Dietary Sources of Vitamin B12
The primary dietary sources of vitamin B12 are animal foods including meat, fish, poultry, eggs, cheese, and milk, as vitamin B12 is not naturally present in plant foods. 1, 2
Animal-Based Sources of Vitamin B12
- Meat and Poultry: Beef, lamb, pork, chicken, and turkey are excellent sources of vitamin B12 1
- Fish and Shellfish: All types of fish and shellfish contain significant amounts of vitamin B12 1, 3
- Dairy Products: Milk, cheese, and other dairy foods provide bioavailable vitamin B12 1, 3
- Eggs: Though absorption is lower (less than 9%) compared to other animal sources, eggs still contribute to vitamin B12 intake 3
Bioavailability of Vitamin B12 from Animal Sources
The bioavailability of vitamin B12 varies by food source:
- Fish meat: approximately 42% bioavailable
- Sheep meat: 56-89% bioavailable
- Chicken meat: 61-66% bioavailable
- Eggs: less than 9% bioavailable 3
Plant-Based Sources
Vitamin B12 is generally not present in plant foods with a few exceptions:
- Certain Algae: Some dried green and purple lavers (nori) contain substantial amounts of vitamin B12 3, 4
- Fortified Foods: Fortified breakfast cereals, plant-based milk alternatives, and nutritional yeast are valuable sources for vegetarians and vegans 3, 5
Important Considerations for Special Populations
Vegetarians and Vegans
People following vegetarian or vegan diets must be particularly vigilant about vitamin B12 intake:
- Vegans require vitamin B12-fortified foods or supplements as no reliable plant sources exist 5
- Regular assessment of vitamin B12 status is recommended for those following vegetarian or vegan diets 5
- Pregnant and lactating vegetarian/vegan women must ensure adequate vitamin B12 intake for their developing babies 5
Elderly Individuals
Older adults may have decreased absorption capacity and are at higher risk of vitamin B12 deficiency:
- Fortified breakfast cereals can be particularly valuable for elderly people 3
- Atrophic gastritis, common in older adults, can reduce vitamin B12 absorption 6
Clinical Relevance
Vitamin B12 deficiency can lead to serious health consequences:
- Pernicious anemia and neurological deterioration 1, 7
- Irreversible damage to the nerves of the spinal cord if left untreated 7
- Increased risk of frailty in older adults 1
For those unable to obtain sufficient vitamin B12 from diet alone, supplementation may be necessary.
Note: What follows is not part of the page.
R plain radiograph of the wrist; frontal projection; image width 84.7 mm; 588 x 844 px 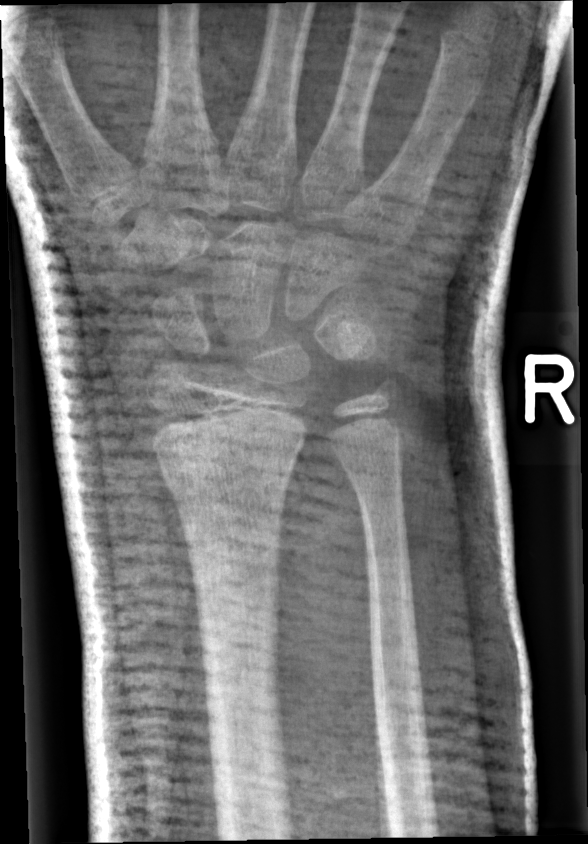

AO code = 23r-M/2.1
fracture = present but not clearly seen in this view

The recommended daily intake for adults is 4-7 μg/day, with higher amounts needed for pregnant and lactating women (4 μg daily) 8, 7.
It's important to note that certain medications (such as metformin and antacids) and conditions (malabsorption syndromes, gastrointestinal surgery) can interfere with vitamin B12 absorption, potentially necessitating supplementation even when dietary intake appears adequate 6.